WASHINGTON (AP) – Le département de la Sécurité intérieure a déclaré lundi qu’il avait mis fin à une politique de l’ère Trump obligeant les demandeurs d’asile à attendre au Mexique pour des audiences devant le tribunal américain de l’immigration, quelques heures après qu’un juge a levé une ordonnance en vigueur depuis décembre qu’il soit rétabli .

Le moment était incertain depuis que la Cour suprême a décidé le 30 juin que l’administration Biden pouvait mettre fin à la politique de «rester au Mexique». Les responsables de la sécurité intérieure étaient restés largement silencieux, affirmant qu’ils devaient attendre que le tribunal certifie la décision et qu’un juge nommé par Trump, Matthew Kacsmaryk à Amarillo, au Texas, lève ensuite son injonction. La Cour suprême a certifié sa décision la semaine dernière.

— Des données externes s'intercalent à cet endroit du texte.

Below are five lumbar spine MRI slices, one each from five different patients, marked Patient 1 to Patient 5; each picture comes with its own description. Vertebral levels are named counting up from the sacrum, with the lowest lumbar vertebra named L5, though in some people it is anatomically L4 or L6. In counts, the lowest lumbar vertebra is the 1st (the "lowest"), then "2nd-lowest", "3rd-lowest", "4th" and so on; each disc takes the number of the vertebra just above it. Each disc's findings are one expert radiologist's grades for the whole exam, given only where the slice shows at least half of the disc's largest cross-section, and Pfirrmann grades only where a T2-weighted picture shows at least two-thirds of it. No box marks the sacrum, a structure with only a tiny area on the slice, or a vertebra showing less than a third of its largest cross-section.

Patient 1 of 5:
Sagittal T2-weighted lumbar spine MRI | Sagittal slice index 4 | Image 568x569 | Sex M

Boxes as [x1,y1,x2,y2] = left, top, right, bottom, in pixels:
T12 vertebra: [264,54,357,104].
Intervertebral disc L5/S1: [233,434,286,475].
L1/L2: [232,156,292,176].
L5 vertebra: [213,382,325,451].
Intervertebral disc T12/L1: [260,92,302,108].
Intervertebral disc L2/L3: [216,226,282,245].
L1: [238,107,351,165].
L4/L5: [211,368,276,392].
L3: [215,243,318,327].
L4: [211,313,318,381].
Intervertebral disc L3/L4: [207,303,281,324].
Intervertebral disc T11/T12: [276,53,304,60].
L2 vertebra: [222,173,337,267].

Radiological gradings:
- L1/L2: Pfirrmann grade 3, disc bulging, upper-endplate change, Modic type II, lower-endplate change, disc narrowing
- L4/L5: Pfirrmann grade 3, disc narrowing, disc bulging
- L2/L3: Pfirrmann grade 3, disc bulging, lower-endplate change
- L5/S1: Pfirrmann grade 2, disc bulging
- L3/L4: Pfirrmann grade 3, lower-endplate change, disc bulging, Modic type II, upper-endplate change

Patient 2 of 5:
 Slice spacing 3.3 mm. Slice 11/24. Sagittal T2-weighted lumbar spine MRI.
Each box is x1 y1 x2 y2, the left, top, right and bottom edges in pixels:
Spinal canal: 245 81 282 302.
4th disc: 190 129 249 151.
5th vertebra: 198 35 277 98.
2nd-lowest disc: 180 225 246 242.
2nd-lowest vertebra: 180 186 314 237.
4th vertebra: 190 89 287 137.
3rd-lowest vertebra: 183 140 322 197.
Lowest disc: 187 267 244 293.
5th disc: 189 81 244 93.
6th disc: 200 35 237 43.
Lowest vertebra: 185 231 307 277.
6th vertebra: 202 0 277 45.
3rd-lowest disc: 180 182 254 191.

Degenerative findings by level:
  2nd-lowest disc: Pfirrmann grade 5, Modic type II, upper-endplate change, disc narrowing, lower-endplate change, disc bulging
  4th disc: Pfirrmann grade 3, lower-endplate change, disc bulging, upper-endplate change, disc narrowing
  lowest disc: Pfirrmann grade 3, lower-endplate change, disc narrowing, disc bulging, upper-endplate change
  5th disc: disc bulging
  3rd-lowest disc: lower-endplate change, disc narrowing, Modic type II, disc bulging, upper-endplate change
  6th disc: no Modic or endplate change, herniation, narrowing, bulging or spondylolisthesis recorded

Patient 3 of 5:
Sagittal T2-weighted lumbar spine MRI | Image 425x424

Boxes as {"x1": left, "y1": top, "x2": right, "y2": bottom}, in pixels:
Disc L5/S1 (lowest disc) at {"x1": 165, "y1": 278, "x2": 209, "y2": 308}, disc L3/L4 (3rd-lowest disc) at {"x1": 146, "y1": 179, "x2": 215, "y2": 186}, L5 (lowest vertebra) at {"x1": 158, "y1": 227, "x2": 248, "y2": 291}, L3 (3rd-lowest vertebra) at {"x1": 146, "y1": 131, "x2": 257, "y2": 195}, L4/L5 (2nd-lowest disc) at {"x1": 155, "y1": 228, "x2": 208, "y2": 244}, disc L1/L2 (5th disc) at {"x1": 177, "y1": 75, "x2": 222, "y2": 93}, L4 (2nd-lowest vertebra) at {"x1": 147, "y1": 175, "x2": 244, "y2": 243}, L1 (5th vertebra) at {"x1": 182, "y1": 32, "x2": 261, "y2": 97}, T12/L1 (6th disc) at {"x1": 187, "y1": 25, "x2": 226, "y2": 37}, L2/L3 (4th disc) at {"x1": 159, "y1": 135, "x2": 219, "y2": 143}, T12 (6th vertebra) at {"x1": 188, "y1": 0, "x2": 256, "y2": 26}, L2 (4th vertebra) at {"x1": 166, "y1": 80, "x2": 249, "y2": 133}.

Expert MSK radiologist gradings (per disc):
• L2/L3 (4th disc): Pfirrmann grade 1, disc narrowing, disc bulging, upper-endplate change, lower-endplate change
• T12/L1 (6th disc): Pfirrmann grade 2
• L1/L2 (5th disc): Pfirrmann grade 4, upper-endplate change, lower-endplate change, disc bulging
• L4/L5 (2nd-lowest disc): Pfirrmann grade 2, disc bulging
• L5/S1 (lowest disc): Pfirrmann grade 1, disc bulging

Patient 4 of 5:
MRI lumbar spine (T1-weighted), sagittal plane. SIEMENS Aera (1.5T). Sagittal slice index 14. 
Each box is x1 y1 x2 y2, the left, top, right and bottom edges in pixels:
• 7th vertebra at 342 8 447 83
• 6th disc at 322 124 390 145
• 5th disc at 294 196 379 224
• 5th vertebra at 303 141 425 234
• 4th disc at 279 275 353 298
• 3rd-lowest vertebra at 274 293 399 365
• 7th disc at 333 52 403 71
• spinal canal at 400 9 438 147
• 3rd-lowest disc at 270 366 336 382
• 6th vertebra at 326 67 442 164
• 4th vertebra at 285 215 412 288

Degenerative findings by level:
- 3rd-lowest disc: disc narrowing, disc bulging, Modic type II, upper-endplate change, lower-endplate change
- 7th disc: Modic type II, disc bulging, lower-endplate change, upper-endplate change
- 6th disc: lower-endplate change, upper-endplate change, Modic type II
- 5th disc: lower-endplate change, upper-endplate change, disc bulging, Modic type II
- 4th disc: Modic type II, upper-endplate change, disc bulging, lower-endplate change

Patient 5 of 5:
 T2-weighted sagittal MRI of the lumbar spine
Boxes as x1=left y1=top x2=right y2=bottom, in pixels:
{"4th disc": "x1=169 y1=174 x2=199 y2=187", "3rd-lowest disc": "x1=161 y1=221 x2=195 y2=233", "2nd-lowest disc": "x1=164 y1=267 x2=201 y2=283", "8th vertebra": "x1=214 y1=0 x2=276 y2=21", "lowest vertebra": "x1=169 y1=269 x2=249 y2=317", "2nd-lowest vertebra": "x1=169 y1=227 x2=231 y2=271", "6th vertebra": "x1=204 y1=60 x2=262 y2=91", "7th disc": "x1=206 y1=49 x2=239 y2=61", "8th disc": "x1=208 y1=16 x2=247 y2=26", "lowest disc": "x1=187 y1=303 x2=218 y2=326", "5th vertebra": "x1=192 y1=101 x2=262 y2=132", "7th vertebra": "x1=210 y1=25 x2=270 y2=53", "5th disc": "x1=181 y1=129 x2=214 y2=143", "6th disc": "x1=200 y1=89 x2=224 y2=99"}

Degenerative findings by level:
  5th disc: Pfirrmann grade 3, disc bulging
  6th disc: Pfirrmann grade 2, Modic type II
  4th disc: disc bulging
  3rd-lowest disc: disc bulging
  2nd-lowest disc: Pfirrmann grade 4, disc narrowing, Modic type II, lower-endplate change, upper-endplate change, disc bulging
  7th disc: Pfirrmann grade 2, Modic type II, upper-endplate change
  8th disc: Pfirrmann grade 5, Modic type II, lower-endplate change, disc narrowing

Le programme sera déroulé de manière “rapide et ordonnée”, a déclaré la sécurité intérieure dans un communiqué. Plus personne n’est inscrit et ceux qui comparaissent devant le tribunal ne seront pas renvoyés au Mexique lorsqu’ils comparaîtront aux États-Unis pour leurs prochaines audiences.

La politique “a des défauts endémiques, impose des coûts humains injustifiables et éloigne les ressources et le personnel des autres efforts prioritaires pour sécuriser notre frontière”, a déclaré le département.

De nombreuses questions demeurent, notamment si ceux dont les demandes ont été rejetées ou rejetées auront une seconde chance ou si ceux dont les prochaines dates d’audience sont dans des mois seront autorisés à retourner aux États-Unis plus tôt. La sécurité intérieure a déclaré qu’elle fournirait des informations supplémentaires “dans les prochains jours”.

Environ 70 000 migrants ont été soumis à la politique, connue officiellement sous le nom de «protocoles de protection des migrants», depuis le moment où le président Donald Trump l’a introduite en janvier 2019 jusqu’à ce que le président Joe Biden l’ait suspendue le premier jour de son mandat en janvier 2021, remplissant une promesse de campagne. Beaucoup ont été autorisés à retourner aux États-Unis pour poursuivre leurs affaires au cours des premiers mois de la présidence de Biden.

Près de 5 800 personnes ont été soumises à la politique de décembre à juin, un nombre modeste. Les Nicaraguayens représentent le plus grand nombre, avec d’autres de Cuba, de Colombie et du Venezuela.

Trump a fait de cette politique une pièce maîtresse de l’application des frontières, ce qui, selon les critiques, était inhumain pour avoir exposé les migrants à une violence extrême au Mexique et rendu l’accès aux avocats beaucoup plus difficile.